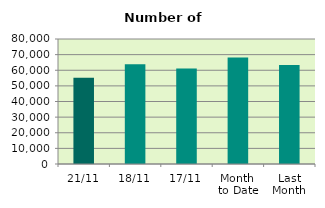
| Category | Series 0 |
|---|---|
| 21/11 | 55248 |
| 18/11 | 63812 |
| 17/11 | 61182 |
| Month 
to Date | 68080.4 |
| Last
Month | 63348.667 |

+-------+

* How to complete this task: Please return every record above exactly, but leave out the pictures.

* Solution to this exercise:
| Category | Series 0 |
|---|---|
| 21/11 | 55248 |
| 18/11 | 63812 |
| 17/11 | 61182 |
| Month 
to Date | 68080.4 |
| Last
Month | 63348.667 |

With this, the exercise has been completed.